Exercise goal: Search the entries for the string "Beslut" and give the number of lines that hold it, nothing more.

--- --- ---

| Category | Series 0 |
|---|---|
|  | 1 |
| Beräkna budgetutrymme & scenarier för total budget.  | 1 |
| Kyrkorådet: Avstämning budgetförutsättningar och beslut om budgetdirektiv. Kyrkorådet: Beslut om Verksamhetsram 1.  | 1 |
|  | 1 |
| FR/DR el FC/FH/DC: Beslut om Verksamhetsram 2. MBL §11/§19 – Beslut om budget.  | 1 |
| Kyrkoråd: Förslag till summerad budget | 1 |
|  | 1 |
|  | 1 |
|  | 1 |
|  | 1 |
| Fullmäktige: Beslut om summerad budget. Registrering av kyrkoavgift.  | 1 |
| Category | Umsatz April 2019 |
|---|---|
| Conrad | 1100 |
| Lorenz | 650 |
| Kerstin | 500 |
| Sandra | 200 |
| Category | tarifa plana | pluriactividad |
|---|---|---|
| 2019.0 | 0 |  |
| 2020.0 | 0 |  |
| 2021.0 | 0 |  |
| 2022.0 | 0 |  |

--- --- ---

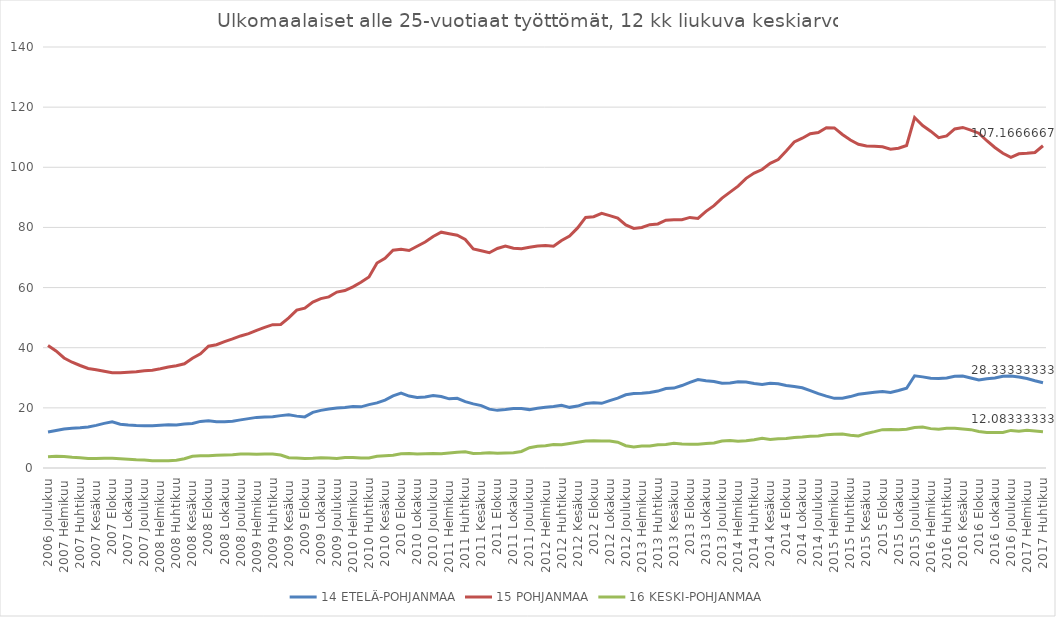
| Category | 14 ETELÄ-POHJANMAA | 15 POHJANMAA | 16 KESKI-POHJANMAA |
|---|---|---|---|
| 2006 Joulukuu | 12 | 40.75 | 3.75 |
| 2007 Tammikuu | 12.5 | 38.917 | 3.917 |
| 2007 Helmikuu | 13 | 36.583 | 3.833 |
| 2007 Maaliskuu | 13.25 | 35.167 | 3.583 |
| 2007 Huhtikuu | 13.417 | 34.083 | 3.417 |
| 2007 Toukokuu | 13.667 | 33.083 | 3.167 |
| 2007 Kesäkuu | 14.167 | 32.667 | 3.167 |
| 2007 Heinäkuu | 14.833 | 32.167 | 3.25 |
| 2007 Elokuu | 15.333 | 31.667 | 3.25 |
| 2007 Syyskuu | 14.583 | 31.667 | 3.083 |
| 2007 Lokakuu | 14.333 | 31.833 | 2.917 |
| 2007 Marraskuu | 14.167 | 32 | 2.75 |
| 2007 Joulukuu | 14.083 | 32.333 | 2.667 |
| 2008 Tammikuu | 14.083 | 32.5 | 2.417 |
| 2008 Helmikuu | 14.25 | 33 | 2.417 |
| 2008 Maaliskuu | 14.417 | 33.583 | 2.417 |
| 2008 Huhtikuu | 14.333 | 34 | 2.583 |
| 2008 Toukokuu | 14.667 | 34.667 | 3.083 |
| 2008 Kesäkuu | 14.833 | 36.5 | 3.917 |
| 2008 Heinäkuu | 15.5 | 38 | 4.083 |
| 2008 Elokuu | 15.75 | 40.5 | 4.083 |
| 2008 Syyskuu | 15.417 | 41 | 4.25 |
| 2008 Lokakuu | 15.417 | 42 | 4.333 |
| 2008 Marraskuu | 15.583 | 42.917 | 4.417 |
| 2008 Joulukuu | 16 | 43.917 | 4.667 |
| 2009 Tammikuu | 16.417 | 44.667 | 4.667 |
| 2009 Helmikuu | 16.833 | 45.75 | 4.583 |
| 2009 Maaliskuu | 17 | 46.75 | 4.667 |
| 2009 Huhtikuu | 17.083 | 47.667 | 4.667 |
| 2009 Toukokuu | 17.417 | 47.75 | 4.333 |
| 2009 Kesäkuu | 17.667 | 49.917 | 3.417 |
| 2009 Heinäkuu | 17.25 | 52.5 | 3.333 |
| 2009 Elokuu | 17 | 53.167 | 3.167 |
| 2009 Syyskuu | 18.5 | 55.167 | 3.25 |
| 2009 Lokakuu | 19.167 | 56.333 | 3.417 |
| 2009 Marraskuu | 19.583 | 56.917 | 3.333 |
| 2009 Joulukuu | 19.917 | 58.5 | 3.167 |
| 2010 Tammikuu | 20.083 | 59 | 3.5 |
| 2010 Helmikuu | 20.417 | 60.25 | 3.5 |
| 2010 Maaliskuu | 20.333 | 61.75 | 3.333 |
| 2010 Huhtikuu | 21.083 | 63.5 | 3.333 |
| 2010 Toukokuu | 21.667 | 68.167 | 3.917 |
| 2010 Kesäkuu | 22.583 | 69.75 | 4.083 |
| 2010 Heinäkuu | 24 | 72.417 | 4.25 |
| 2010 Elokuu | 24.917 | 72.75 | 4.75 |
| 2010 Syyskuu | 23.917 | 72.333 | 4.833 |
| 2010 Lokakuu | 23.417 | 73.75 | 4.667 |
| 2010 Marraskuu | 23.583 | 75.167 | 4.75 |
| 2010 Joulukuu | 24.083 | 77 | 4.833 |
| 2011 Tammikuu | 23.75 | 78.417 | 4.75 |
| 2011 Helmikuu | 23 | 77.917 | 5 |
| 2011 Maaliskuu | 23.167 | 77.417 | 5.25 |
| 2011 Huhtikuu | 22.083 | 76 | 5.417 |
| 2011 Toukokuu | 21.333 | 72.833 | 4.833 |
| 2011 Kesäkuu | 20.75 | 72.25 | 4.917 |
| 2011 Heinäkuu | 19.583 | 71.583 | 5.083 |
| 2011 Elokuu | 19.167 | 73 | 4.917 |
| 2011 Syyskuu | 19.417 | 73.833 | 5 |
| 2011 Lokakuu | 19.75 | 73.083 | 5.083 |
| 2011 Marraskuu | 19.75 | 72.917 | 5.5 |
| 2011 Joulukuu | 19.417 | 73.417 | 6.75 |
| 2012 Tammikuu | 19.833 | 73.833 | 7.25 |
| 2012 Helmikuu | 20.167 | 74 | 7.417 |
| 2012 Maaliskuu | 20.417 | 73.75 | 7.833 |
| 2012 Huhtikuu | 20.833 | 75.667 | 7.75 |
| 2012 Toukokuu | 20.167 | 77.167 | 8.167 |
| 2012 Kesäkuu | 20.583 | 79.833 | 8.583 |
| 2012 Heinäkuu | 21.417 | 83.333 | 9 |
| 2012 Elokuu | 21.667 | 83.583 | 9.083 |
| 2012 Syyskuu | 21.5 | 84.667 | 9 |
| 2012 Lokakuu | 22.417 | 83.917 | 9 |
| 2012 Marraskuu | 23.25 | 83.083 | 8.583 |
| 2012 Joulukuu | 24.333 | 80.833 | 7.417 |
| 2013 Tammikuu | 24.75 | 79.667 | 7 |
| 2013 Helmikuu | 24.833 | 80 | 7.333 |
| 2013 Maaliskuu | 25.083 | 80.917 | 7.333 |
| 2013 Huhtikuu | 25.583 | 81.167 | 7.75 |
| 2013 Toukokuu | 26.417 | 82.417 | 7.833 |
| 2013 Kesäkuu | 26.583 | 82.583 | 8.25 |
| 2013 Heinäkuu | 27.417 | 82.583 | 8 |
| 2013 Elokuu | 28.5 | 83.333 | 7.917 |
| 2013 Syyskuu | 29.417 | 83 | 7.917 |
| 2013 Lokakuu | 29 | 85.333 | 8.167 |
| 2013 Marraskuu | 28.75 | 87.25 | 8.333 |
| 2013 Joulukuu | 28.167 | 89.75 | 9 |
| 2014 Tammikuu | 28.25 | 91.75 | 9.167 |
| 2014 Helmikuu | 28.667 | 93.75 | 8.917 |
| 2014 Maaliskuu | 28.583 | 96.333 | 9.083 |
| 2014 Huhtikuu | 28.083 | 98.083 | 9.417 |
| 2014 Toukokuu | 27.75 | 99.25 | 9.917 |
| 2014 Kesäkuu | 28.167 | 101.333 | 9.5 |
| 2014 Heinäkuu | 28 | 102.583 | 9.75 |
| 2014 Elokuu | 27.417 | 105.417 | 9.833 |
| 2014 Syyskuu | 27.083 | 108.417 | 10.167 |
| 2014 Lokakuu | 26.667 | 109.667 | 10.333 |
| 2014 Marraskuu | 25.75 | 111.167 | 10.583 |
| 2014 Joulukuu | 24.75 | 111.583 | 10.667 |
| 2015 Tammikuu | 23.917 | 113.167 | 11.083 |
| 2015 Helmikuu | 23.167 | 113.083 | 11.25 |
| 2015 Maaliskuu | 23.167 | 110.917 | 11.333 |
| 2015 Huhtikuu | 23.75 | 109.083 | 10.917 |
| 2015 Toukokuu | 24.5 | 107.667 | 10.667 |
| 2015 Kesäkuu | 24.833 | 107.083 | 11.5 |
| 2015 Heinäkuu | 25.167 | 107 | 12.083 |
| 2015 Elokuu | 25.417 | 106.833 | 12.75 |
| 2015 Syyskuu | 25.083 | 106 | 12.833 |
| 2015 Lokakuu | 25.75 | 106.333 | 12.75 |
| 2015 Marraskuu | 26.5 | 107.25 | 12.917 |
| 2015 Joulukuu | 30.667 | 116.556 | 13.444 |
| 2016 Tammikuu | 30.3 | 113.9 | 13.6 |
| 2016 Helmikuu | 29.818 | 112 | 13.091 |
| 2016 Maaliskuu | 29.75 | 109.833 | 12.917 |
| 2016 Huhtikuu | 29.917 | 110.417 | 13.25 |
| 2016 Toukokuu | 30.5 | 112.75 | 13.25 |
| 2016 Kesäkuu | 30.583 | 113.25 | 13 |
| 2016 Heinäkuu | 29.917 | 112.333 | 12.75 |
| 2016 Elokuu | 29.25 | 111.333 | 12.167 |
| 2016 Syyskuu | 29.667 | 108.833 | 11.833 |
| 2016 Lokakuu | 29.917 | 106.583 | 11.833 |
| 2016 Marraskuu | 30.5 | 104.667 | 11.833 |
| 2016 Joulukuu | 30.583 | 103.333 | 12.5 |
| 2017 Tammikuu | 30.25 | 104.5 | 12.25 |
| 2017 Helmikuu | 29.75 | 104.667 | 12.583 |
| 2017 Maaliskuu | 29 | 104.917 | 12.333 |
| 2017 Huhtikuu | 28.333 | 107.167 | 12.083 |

--- --- ---

Response to the task: 3